Nancy Graham is the Research Support and Academic Liaison Manager, Library Services at the London School of Economics and Political Science. She has worked in HE libraries for over 17 years and in that time has delivered information literacy training to hundreds of students and researchers. Nancy was the Chair of the CILIP Information Literacy Group from 2013 – 2015 and is the current Chair of CoPILOT, a community of practice to support librarians in openly sharing their information literacy teaching resources.

The employability agenda is now a huge focus for higher education institutions and as a key support service libraries are ideally placed to help deliver graduates with relevant information related skills. This talk will cover the following:

  • What are the current employability drivers and issues affecting HE?
  • What is the role of the HE library in supporting graduate skills?
  • What skills do librarians need to contribute to this?
  • Where is the best practice?
  • How can we work better with employers to join up IL training with what’s really needed?

 

Stéphane Goldstein

Stéphane Goldstein has worked as a manager in higher education and research funding, initially with the Medical Research Council and Research Councils UK, and since 2005 with the Research Information Network. Over this period, he has managed numerous research projects, and undertaken research and analysis, in areas including the scholarly communication environment, research data management and information literacy. Latterly, he has been co-ordinator of the InformAll initiative, which provides a collaborative environment for promoting the relevance of information literacy in higher education and beyond.

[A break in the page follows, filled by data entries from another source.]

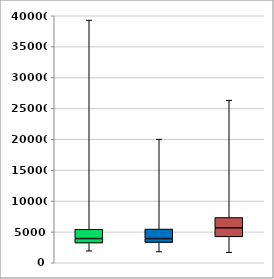
| Category | Series 0 | Series 1 | Series 2 | Series 3 |
|---|---|---|---|---|
| 0 | 1943.432 | 1249.556 | 726.517 | 1506.184 |
| 1 | 1816.815 | 1460.419 | 635.875 | 1548.502 |
| 2 | 1696.357 | 2504.369 | 1466.155 | 1663.009 |
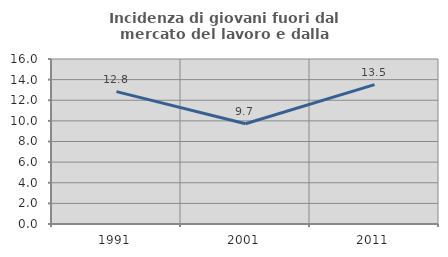
| Category | Incidenza di giovani fuori dal mercato del lavoro e dalla formazione  |
|---|---|
| 1991.0 | 12.838 |
| 2001.0 | 9.722 |
| 2011.0 | 13.514 |
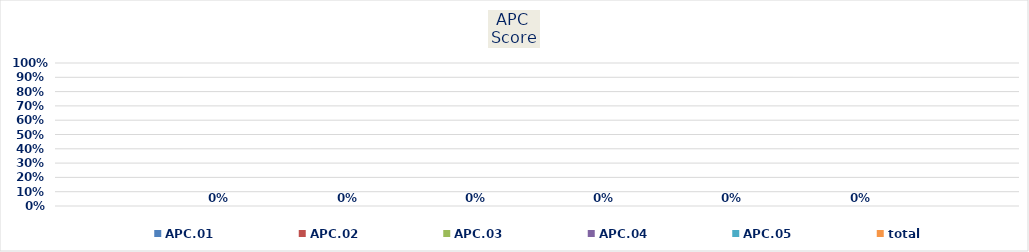
| Category | APC.01 | APC.02 | APC.03 | APC.04 | APC.05 | total  |
|---|---|---|---|---|---|---|
| 0 | 0 | 0 | 0 | 0 | 0 | 0 |
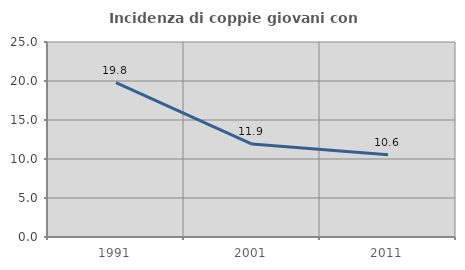
| Category | Incidenza di coppie giovani con figli |
|---|---|
| 1991.0 | 19.799 |
| 2001.0 | 11.912 |
| 2011.0 | 10.559 |
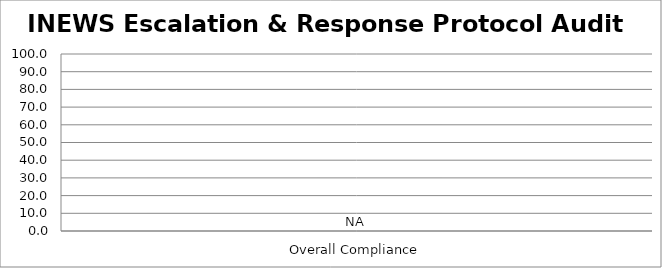
| Category | Series 0 |
|---|---|
| Overall Compliance | 0 |
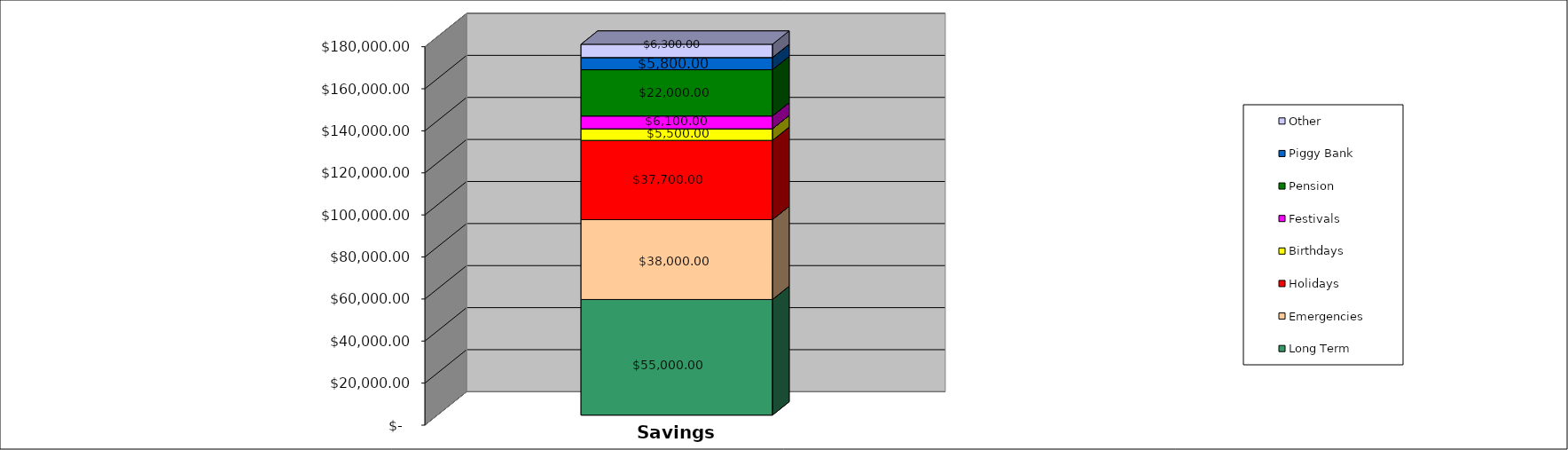
| Category | Long Term | Emergencies | Holidays | Birthdays | Festivals | Pension | Piggy Bank | Other |
|---|---|---|---|---|---|---|---|---|
| 0 | 55000 | 38000 | 37700 | 5500 | 6100 | 22000 | 5800 | 6300 |
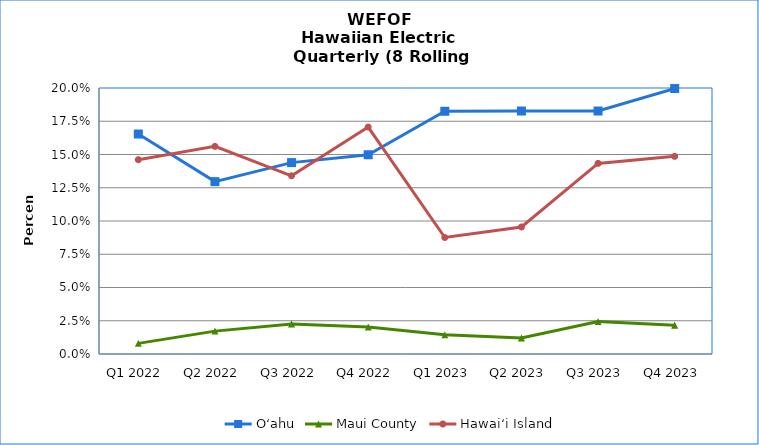
| Category | O‘ahu | Maui County | Hawai‘i Island |
|---|---|---|---|
| Q1 2022 | 0.165 | 0.008 | 0.146 |
| Q2 2022 | 0.13 | 0.017 | 0.156 |
| Q3 2022 | 0.144 | 0.023 | 0.134 |
| Q4 2022 | 0.15 | 0.02 | 0.171 |
| Q1 2023 | 0.182 | 0.014 | 0.088 |
| Q2 2023 | 0.183 | 0.012 | 0.096 |
| Q3 2023 | 0.183 | 0.024 | 0.143 |
| Q4 2023 | 0.2 | 0.022 | 0.149 |

“How is information literacy relevant in workplace settings? It is not usually recognised as a term and a concept by employers, but it is present implicitly in many of the attributes and competences that employers look for; and also in the information-sharing practices that organisations deploy. IL can be shown to be associated with important organisational success factors, such as operational efficiency and competitiveness. The challenge is to demonstrate more explicitly to employers across all sectors – commercial, public and not-for-profit – that they have an interest in ensuring that their staff are competent and confident in the way that they use, analyse and disseminate information. It is therefore important to persuade enterprises of the value that an information literate workforce can bring.”

 

Ian Hunter

Ian Hunter is Research and Information Services Manager at Shearman & Sterling (London) LLP. Since qualifying in the early 1990s Ian has worked for law firms, investment banks and a university business school. Ian was a SCONUL trainee at the British Library in his graduate trainee year. Ian was Chair of the PR & Promotions Committee of the British and Irish Association of Law Librarians between 2011 and 2014.

Ian will discuss his experiences of training students and trainee solicitors over the years (decades, in fact…) and the trends in terms of IL, including:

  • Should we still be worrying about IL among trainee solicitors and other junior professionals? Do they still need to know how to construct Boolean searches? Is information overload a bigger problem now?
  • Is the Google generation stereotype true of junior professionals in the workplace?
  • If so what can we do to help?
  • What IL initiatives/projects are already in place in the legal and legal information professions?